C’était un rire profond et libre, de ceux qui apaisent l’âme, venant de la pièce où personne n’était entré depuis la mort de sa femme, Sofia.
Lorsqu’il regarda dehors, il vit Carmen allongée sur le sol en marbre, des gants de caoutchouc jaunes aux pieds.
Léo et Santi, les jumeaux de deux ans, tiraient sur les gants avec une joie débordante, comme si cette immense maison froide était le plus beau parc du monde.
À cet instant, Alejandro comprit que cette femme, arrivée quelques semaines plus tôt avec une simple valise et sans aucun diplôme, avait accompli ce que l’argent ne pourrait jamais acheter.
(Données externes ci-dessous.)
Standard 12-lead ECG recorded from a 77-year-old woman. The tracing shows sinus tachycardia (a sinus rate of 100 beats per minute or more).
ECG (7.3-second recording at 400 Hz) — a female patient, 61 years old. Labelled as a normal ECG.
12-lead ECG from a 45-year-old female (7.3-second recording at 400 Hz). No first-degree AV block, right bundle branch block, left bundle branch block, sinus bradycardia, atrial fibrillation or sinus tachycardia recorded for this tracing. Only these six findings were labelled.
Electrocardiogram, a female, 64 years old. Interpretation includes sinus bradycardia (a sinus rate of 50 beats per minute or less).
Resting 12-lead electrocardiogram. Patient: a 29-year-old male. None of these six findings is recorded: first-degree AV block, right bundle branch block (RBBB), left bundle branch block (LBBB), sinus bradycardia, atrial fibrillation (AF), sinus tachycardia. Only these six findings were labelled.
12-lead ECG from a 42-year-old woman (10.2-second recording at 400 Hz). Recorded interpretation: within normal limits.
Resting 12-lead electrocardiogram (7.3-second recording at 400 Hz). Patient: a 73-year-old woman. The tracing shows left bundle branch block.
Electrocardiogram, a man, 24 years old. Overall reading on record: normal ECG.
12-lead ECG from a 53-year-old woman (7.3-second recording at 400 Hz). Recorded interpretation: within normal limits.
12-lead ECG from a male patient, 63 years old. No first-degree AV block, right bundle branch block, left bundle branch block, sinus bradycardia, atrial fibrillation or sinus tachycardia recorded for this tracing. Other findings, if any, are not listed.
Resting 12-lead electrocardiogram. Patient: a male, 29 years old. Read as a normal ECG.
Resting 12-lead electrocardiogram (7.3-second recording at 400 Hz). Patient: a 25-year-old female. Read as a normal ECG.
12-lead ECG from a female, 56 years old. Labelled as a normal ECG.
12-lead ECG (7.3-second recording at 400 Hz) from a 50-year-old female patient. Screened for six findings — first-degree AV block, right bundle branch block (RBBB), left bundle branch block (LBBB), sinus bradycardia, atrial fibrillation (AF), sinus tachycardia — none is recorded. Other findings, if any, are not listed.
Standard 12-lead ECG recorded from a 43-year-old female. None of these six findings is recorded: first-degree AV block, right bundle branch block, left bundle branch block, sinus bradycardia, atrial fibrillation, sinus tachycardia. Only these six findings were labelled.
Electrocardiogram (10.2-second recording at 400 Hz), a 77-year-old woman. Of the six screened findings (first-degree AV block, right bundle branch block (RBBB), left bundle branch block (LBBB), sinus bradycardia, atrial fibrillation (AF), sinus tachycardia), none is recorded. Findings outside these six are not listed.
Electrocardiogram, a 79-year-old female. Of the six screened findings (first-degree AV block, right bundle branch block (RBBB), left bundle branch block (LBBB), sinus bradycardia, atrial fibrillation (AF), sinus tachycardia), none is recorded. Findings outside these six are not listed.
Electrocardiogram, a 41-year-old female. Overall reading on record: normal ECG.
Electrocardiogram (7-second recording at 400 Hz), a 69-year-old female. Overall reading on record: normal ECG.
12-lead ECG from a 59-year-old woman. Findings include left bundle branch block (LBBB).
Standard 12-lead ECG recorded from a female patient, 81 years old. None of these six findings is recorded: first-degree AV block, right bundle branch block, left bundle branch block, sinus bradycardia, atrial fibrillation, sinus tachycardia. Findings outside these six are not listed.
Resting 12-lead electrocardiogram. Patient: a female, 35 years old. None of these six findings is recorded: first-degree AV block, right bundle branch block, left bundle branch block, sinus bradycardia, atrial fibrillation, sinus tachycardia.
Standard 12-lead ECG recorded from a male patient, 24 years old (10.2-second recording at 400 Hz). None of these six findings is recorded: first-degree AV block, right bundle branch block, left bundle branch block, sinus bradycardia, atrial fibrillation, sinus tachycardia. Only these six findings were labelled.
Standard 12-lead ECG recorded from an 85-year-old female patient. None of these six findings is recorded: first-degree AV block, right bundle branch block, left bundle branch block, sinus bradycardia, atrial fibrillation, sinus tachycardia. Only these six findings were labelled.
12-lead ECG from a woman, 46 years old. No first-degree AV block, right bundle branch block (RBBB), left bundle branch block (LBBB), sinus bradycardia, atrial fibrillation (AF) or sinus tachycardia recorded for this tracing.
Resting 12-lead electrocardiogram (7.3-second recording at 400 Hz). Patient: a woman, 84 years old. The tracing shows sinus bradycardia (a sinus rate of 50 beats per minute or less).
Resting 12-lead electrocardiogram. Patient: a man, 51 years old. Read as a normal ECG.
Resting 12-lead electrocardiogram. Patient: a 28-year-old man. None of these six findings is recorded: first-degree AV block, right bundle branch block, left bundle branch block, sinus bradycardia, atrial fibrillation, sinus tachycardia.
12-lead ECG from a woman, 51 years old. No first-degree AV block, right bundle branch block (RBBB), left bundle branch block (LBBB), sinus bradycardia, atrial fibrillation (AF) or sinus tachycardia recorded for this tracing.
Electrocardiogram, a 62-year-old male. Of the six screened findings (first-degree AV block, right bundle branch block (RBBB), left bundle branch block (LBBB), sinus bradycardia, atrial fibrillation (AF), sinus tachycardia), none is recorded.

Elle avait redonné vie à une maison qui semblait morte.
Mais l’illusion fut de courte durée.
L’arrivée inattendue de Monica brisa le charme, déposant sur la table un vieux dossier d’expulsion et un licenciement rapide pour « manipulation émotionnelle » à son précédent emploi.
« Il s’attaque aux enfants de familles riches pour les exploiter, Alejandro », murmura Monica, le regard perçant tandis qu’elle s’approchait. « Il a ruiné la famille Villarreal, et maintenant il s’en prend à la vôtre. »
Alejandro serra les dents jusqu’à ce que ses jointures blanchissent.
Il leva les yeux vers la porte du bureau entrouverte.
Carmen, terrifiée, serrait contre elle les petits manteaux des jumeaux, les yeux embués de larmes, tandis qu’elle écoutait leur verdict.
PARTIE 2

Le silence qui régnait dans le bureau était pesant.
Alejandro ne quittait pas Carmen des yeux, scrutant son visage marqué par le travail à la recherche du moindre signe de la froideur calculatrice décrite par Monica.
« Monsieur Garza, je peux vous expliquer… » murmura Carmen d’une voix étranglée, mais elle releva le menton.
Elle ne céda pas ; sa dignité était le seul luxe qu’elle ne laisserait jamais lui être volé.
« Les menteurs ont toujours une excuse toute prête », interrompit Monica, les bras croisés, son sourire dissimulant ses yeux. « C’est pour ça que je ne suis pas venue seule. »
Monica se dirigea vers les portes doubles du bureau et les ouvrit en grand.
Mme Villarreal apparut sur le seuil, une mondaine au visage tendu serrant son sac à main de marque.
C’était l’ancienne employeuse de Carmen, celle-là même qui l’avait soi-disant licenciée pour avoir tenté de voler l’amour de ses enfants et de ruiner son mariage.
Le cœur d’Alexander battait la chamade.

Il avait failli perdre la seule personne qui avait essuyé les larmes de ses enfants aux aurores.
Carmen baissa les yeux, vaincue, serrant les manteaux des enfants contre elle comme s’ils étaient son seul espoir de survie au milieu d’un naufrage imminent.
« Allez, Silvia, » l’encouragea Monica en lui tapotant l’épaule. « Dis à Alejandro exactement ce que cette femme a fait à ta famille. »
Mme Villarreal déglutit difficilement, son regard se portant d’abord sur le document posé sur la table, puis sur le visage terrifié de l’employée.

Retenant son souffle, Alejandro s’apprêtait à ordonner à Carmen de faire ses valises.
Mais lorsque Mme Villarreal prit enfin la parole, ses mots firent trembler la maison.